Smith v. . Keller

98 N.E. 214, 205 N.Y. 39, 1912 N.Y. LEXIS 1189
CourtNew York Court of Appeals
DecidedMarch 19, 1912
StatusPublished
Cited by51 cases

This text of 98 N.E. 214 (Smith v. . Keller) is published on Counsel Stack Legal Research, covering New York Court of Appeals primary law. Counsel Stack provides free access to over 12 million legal documents including statutes, case law, regulations, and constitutions.

Bluebook
Smith v. . Keller, 98 N.E. 214, 205 N.Y. 39, 1912 N.Y. LEXIS 1189 (N.Y. 1912).

Opinion

Chase, J.

Ellen Raidy duly made her will April 15, 1896. At that time she was a widow with four children. By her will she gave to her daughter Diana one dollar, And divided in equal shares the remainder of her property, real and personal, among her three children, Daniel, Kate and Louise. Daniel died April 20, 1906, leaving a will by which he gave all of his property to his mother, *41 but provided therein that in case his mother did not survive him then he gave all of his property to his sisters, Kate and Louise. Ellen survived Daniel, and died February Id, 1907. Her will was admitted to probate March 17, 1907. This action was thereafter commenced to determine the validity or invalidity of the probate of the will of Ellen pursuant to the provisions of section 2653a of the Code of Civil Procedure. It is alleged in the complaint in substance that the execution of the will of Ellen was secured by fraud and undue influence, and that at the time of the alleged making and execution of said will and for a long time prior thereto she was weak, sick, aged and infirm and otherwise in such condition that she could be easily influenced, and that her children, Daniel, Kate and Louise, by threats, duress and coercion, compelled her to execute said will and practically disinherit Diana, the plaintiff.
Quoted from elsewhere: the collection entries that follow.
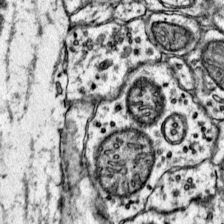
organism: Mouse
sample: Primary visual cortex
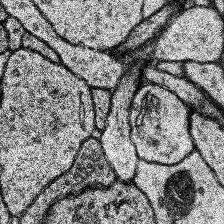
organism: Human
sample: Temporal Lobe
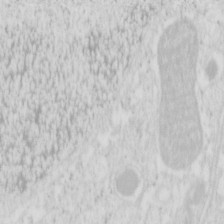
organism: Mouse
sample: Pancreas
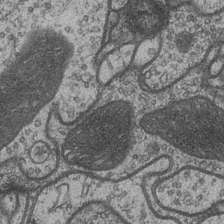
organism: Drosophila
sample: Optic medulla
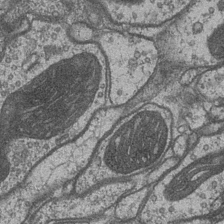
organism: Drosophila
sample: Optic medulla
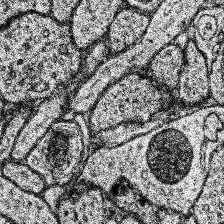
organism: Human
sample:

Upon the trial the plaintiff stipulated that no claim of mental incapacity on the part of the testatrix was made by her, and when the case was submitted to the jury the court expressly charged that the competency of the testatrix to make a will is not challenged nor has the evidence justified a finding that she was not competent to make a will'. It was claimed upon the trial, however, that the will was not her voluntary act, but that it was procured by the undue influence of Daniel and Kate. Ellen Eaidy was left a widow in 1860, eleven days before her youngest child was horn. Her oldest child, Daniel, was then about six years old. The family was then living on a small piece of land in Steuben county which had been purchased by the husband, and was in possession of a larger adjoining piece of real property which the husband had a contract to purchase upon payment of certain moneys as provided therein.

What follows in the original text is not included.